Problem z 8 tys. ton nielegalnych odpadów, często toksycznych, w dzielnicy Brzezinka w Mysłowicach trwał od kilku lat. W końcu w kwietniu 2021 roku UM Mysłowice podpisało umowę na wywóz odpadów z konsorcjum spółek Hydrogeotechnika i GEOCOMA. Koszt całkowity przedsięwzięcia wyniósł 94 miliony złotych. Większość środków pochodziła z dofinansowania NFOŚ i pożyczki. Do listopada wywieziono prawie wszystkie odpady.
W listopadzie Wyborcza opisała, że trwa śledztwo Prokuratury Rejonowej w sprawie, w której badane jest, czy doszło do oszustwa na szkodę miasta i czy firmy miały techniczne i logistyczne możliwości przeprowadzenia utylizacji odpadów. O swoich podejrzeniach wobec jednego z podwykonawców poinformował Wojewódzką Inspekcję Ochrony Środowiska sam prezydent Mysłowic Dariusz Wójtowicz. W środę 15 grudnia służby wkroczyły do budynku magistratu. Miały zabezpieczyć dokumenty i nośniki danych.

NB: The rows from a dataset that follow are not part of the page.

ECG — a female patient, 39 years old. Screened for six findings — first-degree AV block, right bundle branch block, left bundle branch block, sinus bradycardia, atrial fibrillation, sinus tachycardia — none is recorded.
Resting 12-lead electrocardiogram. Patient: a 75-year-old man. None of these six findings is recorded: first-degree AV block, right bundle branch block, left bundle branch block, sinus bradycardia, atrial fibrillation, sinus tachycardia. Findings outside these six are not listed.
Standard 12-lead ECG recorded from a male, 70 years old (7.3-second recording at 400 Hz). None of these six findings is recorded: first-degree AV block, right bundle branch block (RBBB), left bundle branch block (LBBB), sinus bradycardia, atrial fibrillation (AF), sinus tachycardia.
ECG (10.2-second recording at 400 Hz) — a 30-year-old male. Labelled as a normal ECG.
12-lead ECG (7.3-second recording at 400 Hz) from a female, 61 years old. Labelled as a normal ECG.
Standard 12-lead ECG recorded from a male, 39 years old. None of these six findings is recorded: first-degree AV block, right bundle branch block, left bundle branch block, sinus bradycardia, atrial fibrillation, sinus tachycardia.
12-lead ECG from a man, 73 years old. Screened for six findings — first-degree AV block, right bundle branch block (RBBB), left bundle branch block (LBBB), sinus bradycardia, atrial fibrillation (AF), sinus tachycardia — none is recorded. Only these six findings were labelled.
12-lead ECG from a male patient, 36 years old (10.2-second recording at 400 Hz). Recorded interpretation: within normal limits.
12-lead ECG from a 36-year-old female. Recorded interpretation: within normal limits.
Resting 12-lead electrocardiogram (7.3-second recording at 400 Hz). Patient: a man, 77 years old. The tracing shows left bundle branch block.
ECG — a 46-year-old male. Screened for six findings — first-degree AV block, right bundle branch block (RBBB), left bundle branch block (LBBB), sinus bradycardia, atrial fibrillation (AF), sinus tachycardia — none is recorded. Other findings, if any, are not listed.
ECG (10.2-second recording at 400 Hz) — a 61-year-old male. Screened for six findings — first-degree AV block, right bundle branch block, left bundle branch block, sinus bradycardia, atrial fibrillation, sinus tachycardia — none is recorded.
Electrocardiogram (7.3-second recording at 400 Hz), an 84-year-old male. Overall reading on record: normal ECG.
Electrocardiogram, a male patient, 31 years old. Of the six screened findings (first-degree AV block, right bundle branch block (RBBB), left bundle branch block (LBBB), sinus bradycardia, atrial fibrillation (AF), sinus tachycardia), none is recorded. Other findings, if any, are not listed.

W Urzędzie Miasta Mysłowice trwa kontrola Prokuratury Regionalnej w Katowicach dotycząca przywozu i wywozu odpadów niebezpiecznych z dzielnicy Brzezinka. Postępowanie zostało zainicjowane zawiadomieniem Zastępcy Wojewódzkiego Inspektora Ochrony Środowiska w Katowicach. Aktualnie zachodzi konieczność zabezpieczenia jako dowodu do sprawy dokumentacji dotyczącej realizacji przedsięwzięcia związanego z unieszkodliwieniem odpadów niebezpiecznych, nielegalnie zgromadzonych w Mysłowicach przy ul. Brzezińskiej 50. Postępowanie Prokuratury ma na celu zbadanie okoliczności rzutujących na działanie sprawców, polegających na wprowadzeniu urzędników Urzędu Miasta w Mysłowicach, czy też Prezydenta Miasta Mysłowice w błąd - informuje UM Mysłowice.
Sprawę skomentował również prezydent Mysłowic,. To on miał zgłosił wątpliwości dot. działalności jednego z podwykonawców. Wójtowicz poinformował, że "prowadzone czynności to pokłosie działań mafii śmieciowej, która porzuciła odpady niebezpieczne w Mysłowicach w 2018 roku w dzielnicy Brzezinka".